Você está na página 1de 4

ASEAN dan diplomasi RI

DAERAH wisata pantai Hua Hin Thailand pada 27 Februari- 1 Maret 2009 menjadi
tempat penyelenggaraan KTT ke-14 ASEAN. Mencermati perjalanannya sejak berdiri 8
Agustus 1967 hingga peresmian pemberlakuan Piagam ASEAN (The Asean Charter) di
Jakarta 15 Desember 2008 lalu, banyak kritik terhadap ASEAN bermunculan. Masalah
dan tantangan apa yang dihadapi ASEAN dan masih cukupkah ASEAN menjadi fokus
diplomasi kita?
Kerjasama regional semacam ASEAN mestinya dapat memberikan manfaat negara-
negara anggota untuk memperkuat kapasitas diri dalam ekonomi dan politik, yang pada
akhirnya mampu melayani kepentingankepentingan negara anggota. Namun perbedaan-
perbedaan yang terjadi dalam inter-regional ASEAN diyakini menyumbang bagi kurang
padunya kerjasama kawasan ini dalam menopang ASEAN sebagai kekuatan yang layak
diperhitungkan dalam ekonomi-politik global. Padahal menurut Cantori dan Spiegel
(1970) dalam The International Politics of Region: A Comparative Approach, kohesivitas
sosial, ekonomi, dan politik mempunyai peran penting dalam menopang keberhasilan
regionalisme.
Dalam konteks ini lah Piagam ASEAN memiliki arti strategis. Pada hakikatnya ASEAN
Charter ini berfungsi sebagai konstitusi ASEAN, menegaskan legal personality ASEAN,
sekaligus sebagai pondasi dari ASEAN Economic Community (AEC), yang bersama
dengan ASEAN Security Community (ASC) dan ASEAN Socio Cultural Community
(ASCC) akan menjadi pilar Komunitas ASEAN 2015.

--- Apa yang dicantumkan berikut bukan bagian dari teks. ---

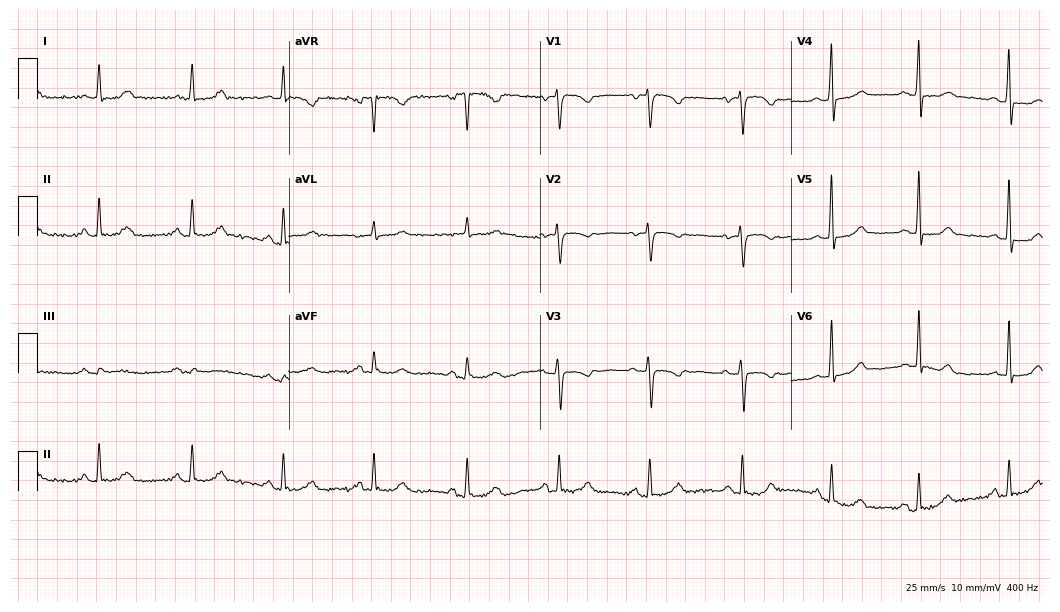
12-lead ECG from a 65-year-old woman (10.2-second recording at 400 Hz). No first-degree AV block, right bundle branch block, left bundle branch block, sinus bradycardia, atrial fibrillation or sinus tachycardia recorded for this tracing. Only these six findings were labelled.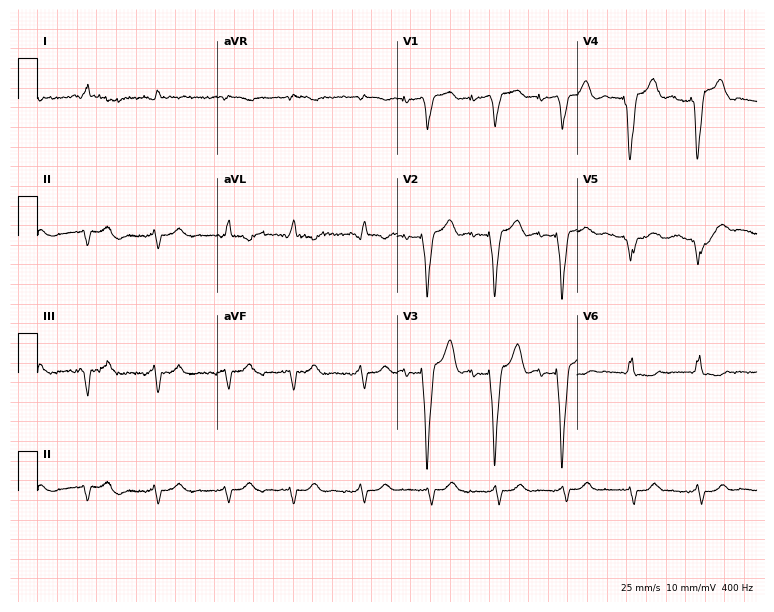
Electrocardiogram (7.3-second recording at 400 Hz), a female, 77 years old. Of the six screened findings (first-degree AV block, right bundle branch block, left bundle branch block, sinus bradycardia, atrial fibrillation, sinus tachycardia), none is recorded. Only these six findings were labelled.

Pembentukan Komunitas ASEAN bisa dilacak melalui kesepakatan Visi ASEAN 2020 di
Kuala Lumpur 1997. Visi ini lebih ditegaskan melalui Bali Concord II yang dihasilkan
pada KTT ke-9 ASEAN di Bali tahun 2003 yang menyepakati pembentukan Komunitas
ASEAN. Pencapaian Komunitas ASEAN semakin kuat dengan ditandatanganinya "Cebu
Declaration on the Acceleration of the Establishment of an ASEAN Community by
2015" oleh para Pemimpin ASEAN pada KTT ke- 12 ASEAN di Cebu, Filipina, 13
Januari 2007. Dengan deklarasi ini, disepakati percepatan pembentukan Komunitas
ASEAN dari tahun 2020 menjadi tahun 2015. Pada temu puncak ke-13 ASEAN di
Singapura 20 Nopember 2007, 10 negara anggota ASEAN telah menandatangani Piagam
ASEAN.
Namun piagam itu mesti ditindaklanjuti secara nyata agar prosedur dan jalan
mencapainya bisa terealisasi. Sempat muncul pemikiran agar piagam bisa dirubah atau
disempurnakan karena tidak mengikutsertakan rakyat dalam proses pembuatannya.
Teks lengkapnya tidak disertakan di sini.